Costa Invs., LLC v. Liberty Grande, LLC and Moses Bensusan, No. 4D21-2676 (Dec. 21, 2022)

The Fourth District concluded that a corporate officer who actively participates in a corporation’s torts can be individually liable even even though acting in a corporate potential.

The Bullet Place: Despite the fact that a company officer is not liable for the corporation’s torts basically by advantage of his company officer status, a corporate officer might be separately liable for the torts of the company in which he actively participates. Below this “active participation principle,” courts impose legal responsibility on the person as an actor instead than as a corporate officer, and liability is therefore not predicated on a getting that the corporation is a sham and a mere alter ego of the officer.

The central concern in this appeal was regardless of whether the appellee corporate officer could be independently liable for fraudulent representations in an trader agreement, which he signed as president of the corporation and not separately. Implementing the active participation idea, the Fourth District held that he can. This is mainly because the proof demonstrates that a fraud was fully commited, and the company officer actively participated in the fraud by signing the files, even even though he signed on behalf of the company. The trial court’s get granting summary judgment in favor of the company officer was consequently reversed.

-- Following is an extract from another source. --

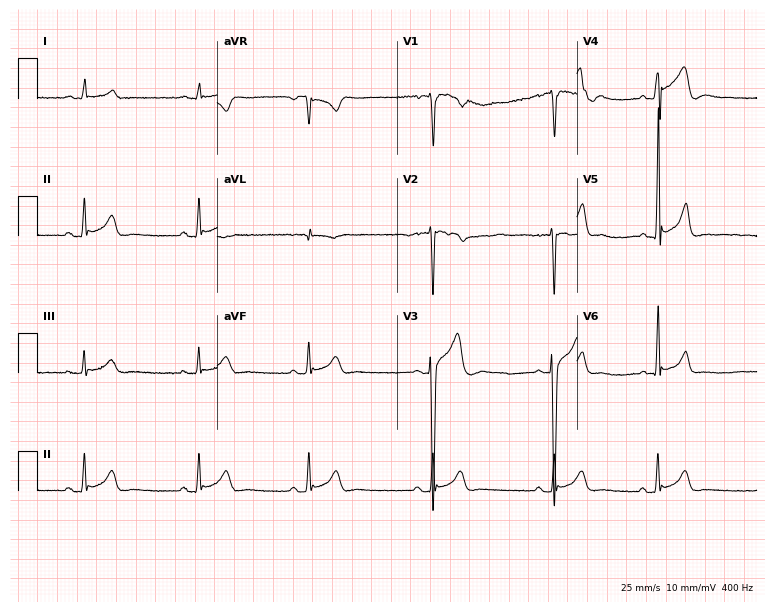
Resting 12-lead electrocardiogram (7.3-second recording at 400 Hz). Patient: an 18-year-old man. None of these six findings is recorded: first-degree AV block, right bundle branch block, left bundle branch block, sinus bradycardia, atrial fibrillation, sinus tachycardia.

Judgments Exceeding Jurisdictional Limits

Exquisite Carpet & Interiors, Inc. v. Martinez, No. 2D21-2272 (Fla. 2d DCA Dec. 21, 2022)

The Second Circuit identified a closing judgment for damages was void since it exceeded the county court’s approved jurisdictional limitations.

The Bullet Level: The county courts of Florida are courts of minimal jurisdiction and therefore precluded from getting into a judgment for damages in surplus of its mandated jurisdiction. If a judgment for damages exceeds the county court’s jurisdictional limit, the county judge has no power to enter the judgment, and it is void. In this circumstance, the trial court docket entered a last summary judgment awarding damages in surplus of the $15,000 jurisdictional limit of the county courtroom. On appeal, the Next District concluded that this judgment is void, and the correct class is to remand the case to the county court for even more proceedings. On remand, if the county courtroom establishes that the sum in controversy exceeds the approved jurisdictional limit, the county court docket need to transfer the action to the circuit court docket.


Insufficient Appellate File

Henry v. Purpose Indus., LLC and Amy Abdnour, No. 2D22-330 (Fla. 2d DCA Dec. 16, 2022)

The Second District denied a petition for certiorari because there was an inadequate appellate document.

The Bullet Point: On enchantment, the appellate court docket is bound by the presumption of correctness afforded to the circuit court, and it is the stress of the appellant or petitioner to present a departure from the necessary demands of the law. For that reason, where there is an inadequate appellate file, the appellate courtroom is not able to figure out whether the trial courtroom committed any error. In this case, the petitioner alleged that the circuit court docket did not give an chance to current proof prior to discharging her notices of lis pendens. The 2nd District observed that it is unclear whether the circuit court dedicated that mistake simply because there was an inadequate appellate history, as the 2nd District did not have a transcript of the listening to, and the petitioner did not try to give a assertion of the proceedings. The petition for writ of certiorari requesting that the court docket quash the circuit court’s buy discharging the notices of lis pendens was therefore denied.